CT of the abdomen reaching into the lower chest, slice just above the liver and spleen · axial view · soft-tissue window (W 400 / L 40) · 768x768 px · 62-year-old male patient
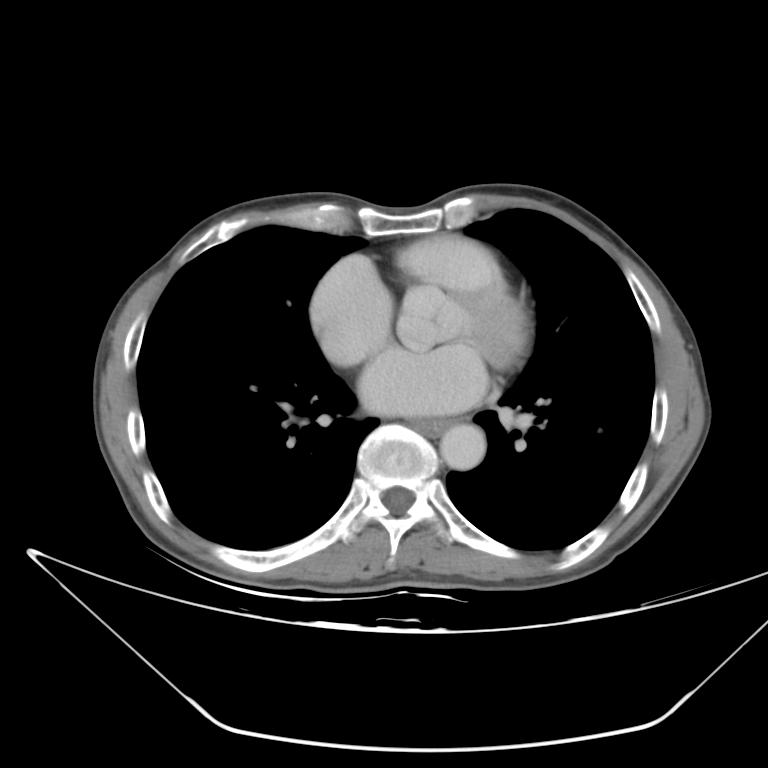 No part of the heart or lungs is labeled in this dataset, so neither has a box here.
Boxes: x1 y1 x2 y2 (pixel coords, space-separated).
esophagus: 416 418 461 435
aorta: 439 423 485 470
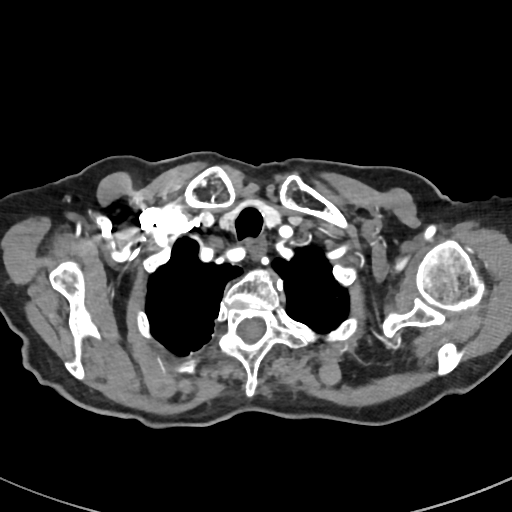
Chest-level slice from an abdominal CT that extends up into the chest · Axial slice 264/279
At this level of the chest this dataset labels only the esophagus and the aorta, and each is boxed only where it is labeled; the heart and lungs are never labeled. Each box given as x1,y1,x2,y2. The annotated organs in this slice are: esophagus at x1=248, y1=244, x2=263, y2=261.
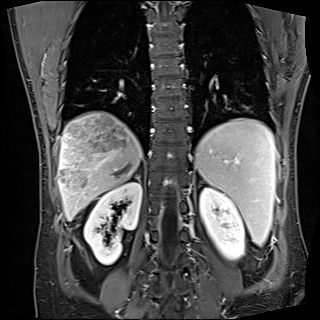

Magnetic resonance imaging, abdomen — Coronal slice 15/60 — percentile-normalized
{"organs":{"spleen":[195,118,275,245],"right kidney":[84,182,142,265],"left kidney":[200,187,244,260],"liver":[57,111,142,220],"right adrenal gland":[136,172,140,181]}}
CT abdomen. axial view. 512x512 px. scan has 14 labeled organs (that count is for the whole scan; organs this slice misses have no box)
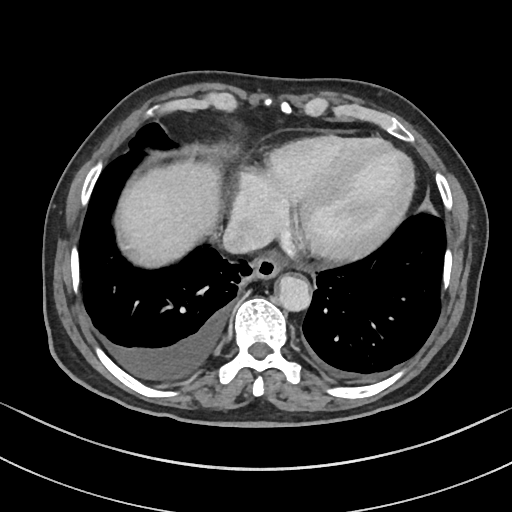

Coordinates as <box>x1,y1,x2,y2</box> in pixels.
aorta: <box>277,276,311,312</box>
esophagus: <box>251,256,281,280</box>
liver: <box>121,160,223,264</box>
inferior vena cava: <box>223,219,270,252</box>

WORK ORDER.
Take the records above from their first line through the line with "No part of the" and set those lines down word for word, minus the pictures.

TASK RESPONSE.
CT of the abdomen reaching into the lower chest, slice just above the liver and spleen · axial view · soft-tissue window (W 400 / L 40) · 768x768 px · 62-year-old male patient
 No part of the heart or lungs is labeled in this dataset, so neither has a box here.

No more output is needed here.